The regulation now enters a final executive branch approval phase, to be followed by a final 30-day adoption comment period.

VRS Approves Teacher Retirement Contribution Rates
     The Virginia Retirement System (VRS) last week approved retirement contribution rates for public school teachers and state employees. The new rates are forwarded to the governor and General Assembly for inclusion in the next two-year state budget, which will be crafted during the 2012 General Assembly session.
The VRS certified a teacher contribution rate of 16.77%, a rate nearly two-and-a-half times the current rate:
→Given that each additional percentage point increase in the retirement rate carries a $70 million pricetag, total costs of funding the VRS-certified rate stands to be around $700 million.
→Given that the share of local costs for retirement are nearly 70%, the end result is a nearly half billion dollar in costs for localities statewide.   
→The Board had certified a 12.91% teacher rate for the current biennium, but the General Assembly approved rates of 3.93% for FY11 and 6.33% for FY12. The General Assembly has typically funded a lower rate than approved by VRS. The VRS estimates that the unfunded long-term liability of the retirement system is about $20 billion.

APA Reports on Local Fines, Suggests Further Questions to Address
    A language amendment in the current biennial state budget directs the Auditor of Public Accounts to determine the extent to which localities are collecting fines on the basis of local ordinances which parallel state statutes.

    According to the report released late last month, localities assessed just over $152 million in fines and costs on local ordinances, and collected just over $95 million in FY10. The report posed a number of policy options that the General Assembly could consider, including whether counties and cities should continue to be authorized to adopt ordinances that parallel state statues and retain the fines, fees, and costs in local treasuries; whether towns could continue to assess and collect fines and fees; whether the state should continue to fund a portion of the circuit court clerk functions for the recordation of land fees; and whether clerks of the court should continue to receive a commission for depositing state and local collections with the treasurers.

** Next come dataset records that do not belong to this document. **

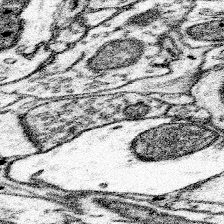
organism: Mouse
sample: Somatosensory cortex neuropil
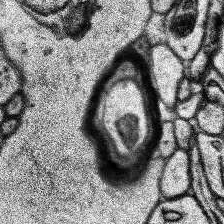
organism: Human
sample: Temporal Lobe
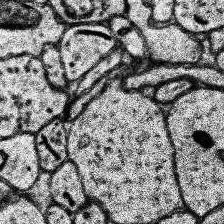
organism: Human
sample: Temporal Lobe
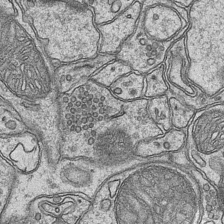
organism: Mouse
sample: CA1 Hippocampus
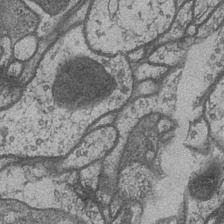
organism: Drosophila
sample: Optic medulla
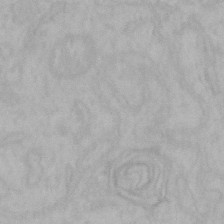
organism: Mouse
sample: Choroid plexus
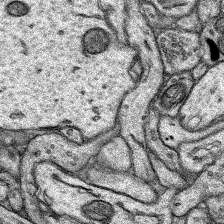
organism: Rat
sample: Hippocampus
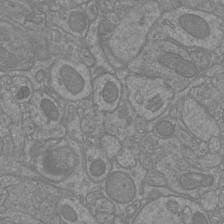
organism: Mouse
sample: Cortical neurons
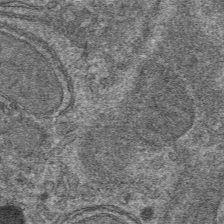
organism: Mouse
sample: Mouse hepatocytes
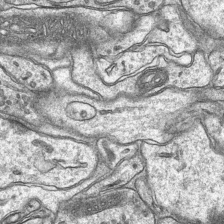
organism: Mouse
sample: CA1 Hippocampus
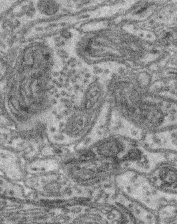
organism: Mouse
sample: Retina
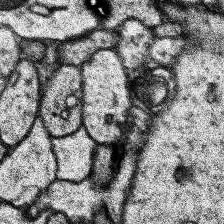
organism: Human
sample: Temporal Lobe
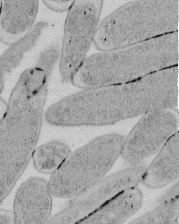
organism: E. coli
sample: Bacterial nucleoid
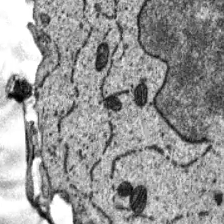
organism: Human
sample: HeLa cells
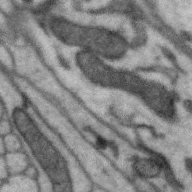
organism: Zebra finch
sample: Brain
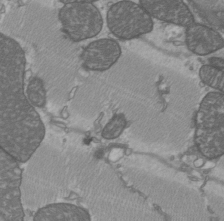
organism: C57BL Mouse
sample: Heart
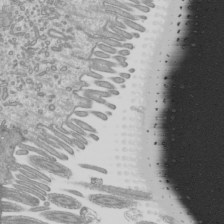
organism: Mouse
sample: Cilia; mouse epididymis
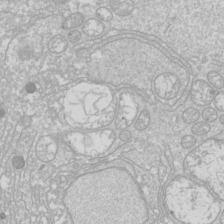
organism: Drosophila
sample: Cell division; meiosis; drosophila spermatocytes
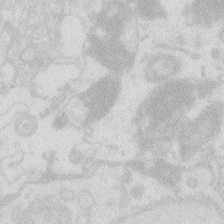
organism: Zebrafish
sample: Macrophage
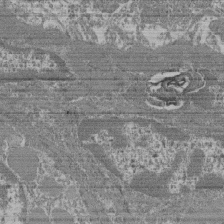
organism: Mouse
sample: Glomerulus
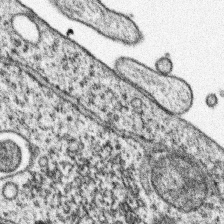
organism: Human
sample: HeLa cells
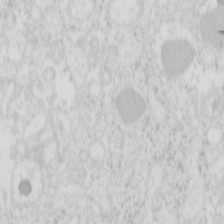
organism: Mouse
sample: Pancreas
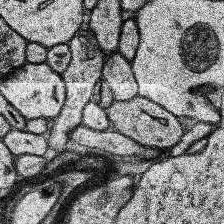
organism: Human
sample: Temporal Lobe
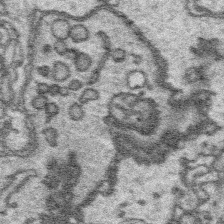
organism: Platynereis dumerilii
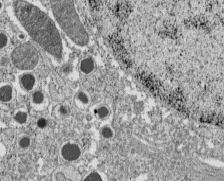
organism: C57BL Mouse
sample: Pancreatic islet
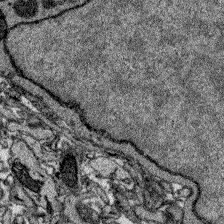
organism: Zebrafish
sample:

    If authorized by the General Assembly, a local governing body can enact an ordinance that parallels a state law. Then, law enforcement officers can choose between a local ordinance and a state statute when issuing a uniform summons. Collected fines and costs for summons issued on a state statute are deposited in the Literary Fund, while fines and costs issues on a local ordinance remain with the locality.

JLARC Releases State Spending Report
    The Code of Virginia requires the Joint Legislative Audit and Review Commission (JLARC) to annually review and report on overall state spending. JLARC staff recently reviewed state spending with the Commission. The state spending report again noted that growing population, increasing state agency workloads and costs, policy decisions to alter state programs and activities, and inclusion of non-general funds in the state budget were the primary drivers behind state spending increases over the past decade (FY2002-FY2011). While Virginia’s total operating budget increased 66% the last 10 years, just 29% of the increase was in the general fund. Federal funds have more than doubled over the past decade, boosted by the receipt of more than $1 billion in federal stimulus funds during the last two fiscal years. In all, 10 state programs accounted for nearly three-quarters of the general fund appropriations over the ten-year period.